The effects of prolactin receptor blockade in a murine endometriosis interna model.

Endometriosis in an estrogen-dependent disease that is characterized by the presence of endometrial tissue outside the uterine cavity leading to pain and infertility in many affected women. Highly efficient treatment options which create a hypo-estrogenic environment can cause side effects such as hot flushes and bone mass loss that are not favorable for premenopausal women. Previous work has demonstrated that increased local or systemic prolactin seems to be involved in the pathogenesis of endometriosis.

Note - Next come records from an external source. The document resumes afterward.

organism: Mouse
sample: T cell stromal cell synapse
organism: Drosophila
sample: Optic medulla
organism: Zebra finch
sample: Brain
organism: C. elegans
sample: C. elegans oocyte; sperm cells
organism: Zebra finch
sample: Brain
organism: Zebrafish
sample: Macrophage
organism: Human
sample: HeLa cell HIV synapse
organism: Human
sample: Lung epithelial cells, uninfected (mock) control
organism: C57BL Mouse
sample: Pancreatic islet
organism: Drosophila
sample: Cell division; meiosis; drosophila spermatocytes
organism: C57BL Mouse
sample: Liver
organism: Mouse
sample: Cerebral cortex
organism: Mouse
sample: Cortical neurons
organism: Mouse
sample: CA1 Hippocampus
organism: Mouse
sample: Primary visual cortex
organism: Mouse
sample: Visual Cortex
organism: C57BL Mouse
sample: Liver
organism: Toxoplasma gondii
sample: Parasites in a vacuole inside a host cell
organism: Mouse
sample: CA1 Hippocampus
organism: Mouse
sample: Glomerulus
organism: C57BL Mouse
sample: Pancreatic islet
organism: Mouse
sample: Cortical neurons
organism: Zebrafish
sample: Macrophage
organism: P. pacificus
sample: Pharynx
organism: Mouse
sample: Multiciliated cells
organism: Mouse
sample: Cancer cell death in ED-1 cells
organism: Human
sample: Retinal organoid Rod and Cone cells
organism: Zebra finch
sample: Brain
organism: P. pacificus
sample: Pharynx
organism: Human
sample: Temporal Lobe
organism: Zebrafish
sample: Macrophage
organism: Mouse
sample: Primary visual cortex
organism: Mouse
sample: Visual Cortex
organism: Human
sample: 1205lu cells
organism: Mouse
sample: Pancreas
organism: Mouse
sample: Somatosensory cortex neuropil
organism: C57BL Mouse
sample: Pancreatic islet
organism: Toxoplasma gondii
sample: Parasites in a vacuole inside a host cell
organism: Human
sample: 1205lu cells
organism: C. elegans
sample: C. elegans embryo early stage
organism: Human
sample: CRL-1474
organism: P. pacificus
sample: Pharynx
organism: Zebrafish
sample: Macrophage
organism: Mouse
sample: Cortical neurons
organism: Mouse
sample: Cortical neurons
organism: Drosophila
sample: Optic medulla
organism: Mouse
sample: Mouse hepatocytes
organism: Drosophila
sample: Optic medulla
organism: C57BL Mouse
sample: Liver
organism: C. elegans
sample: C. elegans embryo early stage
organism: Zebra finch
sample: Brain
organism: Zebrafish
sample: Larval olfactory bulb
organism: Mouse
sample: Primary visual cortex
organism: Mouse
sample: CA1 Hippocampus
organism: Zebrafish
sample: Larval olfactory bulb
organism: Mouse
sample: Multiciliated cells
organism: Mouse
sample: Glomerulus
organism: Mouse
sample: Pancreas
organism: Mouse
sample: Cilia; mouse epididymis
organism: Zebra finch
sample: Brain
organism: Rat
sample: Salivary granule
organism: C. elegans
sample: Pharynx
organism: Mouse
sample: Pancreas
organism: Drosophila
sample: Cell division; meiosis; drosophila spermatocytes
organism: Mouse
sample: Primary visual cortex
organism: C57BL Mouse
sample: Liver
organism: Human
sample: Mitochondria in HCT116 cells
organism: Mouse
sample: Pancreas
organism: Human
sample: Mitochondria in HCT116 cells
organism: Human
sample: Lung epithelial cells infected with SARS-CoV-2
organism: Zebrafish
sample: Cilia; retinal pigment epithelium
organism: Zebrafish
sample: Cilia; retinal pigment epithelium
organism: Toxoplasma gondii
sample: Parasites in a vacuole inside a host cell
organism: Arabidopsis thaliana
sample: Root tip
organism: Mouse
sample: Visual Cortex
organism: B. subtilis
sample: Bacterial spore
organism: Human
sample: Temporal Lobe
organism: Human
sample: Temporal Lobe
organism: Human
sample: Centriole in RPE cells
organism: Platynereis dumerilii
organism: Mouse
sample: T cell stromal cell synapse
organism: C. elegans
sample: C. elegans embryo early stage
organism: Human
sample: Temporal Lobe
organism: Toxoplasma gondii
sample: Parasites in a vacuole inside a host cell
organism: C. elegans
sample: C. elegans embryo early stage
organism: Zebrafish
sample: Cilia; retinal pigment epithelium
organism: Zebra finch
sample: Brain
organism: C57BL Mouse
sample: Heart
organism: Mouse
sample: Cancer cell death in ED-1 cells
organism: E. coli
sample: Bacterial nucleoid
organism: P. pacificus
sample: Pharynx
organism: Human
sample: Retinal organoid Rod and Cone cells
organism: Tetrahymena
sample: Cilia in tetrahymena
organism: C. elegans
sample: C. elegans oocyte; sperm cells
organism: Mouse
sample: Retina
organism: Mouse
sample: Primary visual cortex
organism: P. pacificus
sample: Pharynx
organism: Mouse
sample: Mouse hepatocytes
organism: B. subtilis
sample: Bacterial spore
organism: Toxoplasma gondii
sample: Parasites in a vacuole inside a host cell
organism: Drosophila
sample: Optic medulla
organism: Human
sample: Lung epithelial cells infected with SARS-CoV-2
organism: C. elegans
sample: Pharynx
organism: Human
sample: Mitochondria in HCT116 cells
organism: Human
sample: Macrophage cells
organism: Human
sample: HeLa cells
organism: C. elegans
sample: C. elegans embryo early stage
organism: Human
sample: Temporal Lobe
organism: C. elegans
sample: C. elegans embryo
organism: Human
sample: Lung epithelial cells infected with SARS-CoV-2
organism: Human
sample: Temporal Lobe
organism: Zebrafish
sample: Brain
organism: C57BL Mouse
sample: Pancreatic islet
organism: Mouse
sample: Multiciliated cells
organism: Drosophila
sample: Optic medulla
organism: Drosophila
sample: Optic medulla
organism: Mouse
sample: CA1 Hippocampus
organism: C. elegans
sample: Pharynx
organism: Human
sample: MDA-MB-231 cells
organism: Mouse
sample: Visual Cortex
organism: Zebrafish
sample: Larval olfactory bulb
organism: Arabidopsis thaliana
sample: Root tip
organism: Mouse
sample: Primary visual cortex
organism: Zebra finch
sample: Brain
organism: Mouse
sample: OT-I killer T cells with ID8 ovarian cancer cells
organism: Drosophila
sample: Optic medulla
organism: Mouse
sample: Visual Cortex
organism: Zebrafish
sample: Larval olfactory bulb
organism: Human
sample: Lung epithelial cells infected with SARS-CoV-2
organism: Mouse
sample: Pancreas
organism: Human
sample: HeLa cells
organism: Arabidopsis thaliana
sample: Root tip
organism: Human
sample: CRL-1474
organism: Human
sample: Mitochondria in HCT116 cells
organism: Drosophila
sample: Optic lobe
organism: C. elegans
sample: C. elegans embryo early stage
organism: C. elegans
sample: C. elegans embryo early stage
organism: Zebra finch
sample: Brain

Here we examined two prolactin receptor (PRLR) blocking antibodies in a murine endometriosis interna model which relies on the induction of systemic hyperprolactinemia in female SHN mice. The severity of the disease is determined by the degree of endometrial invasion into the myometrium. In this model, endometriosis was inhibited by clinical gold standards such as progestins and anti-estrogenic approaches. PRLR blockade completely inhibited endometriosis in this mouse model to the same extent as the anti-estrogen faslodex or the GnRH antagonist cetrorelix. In contrast to cetrorelix and faslodex, the PRLR antibodies did not decrease relative uterine weights and were thus devoid of anti-estrogenic effects. We therefore hypothesize that PRLR antibodies may present a novel and highly efficient treatment option for endometriosis with a good safety and tolerability profile. Clinical studies are on the way to test this hypothesis.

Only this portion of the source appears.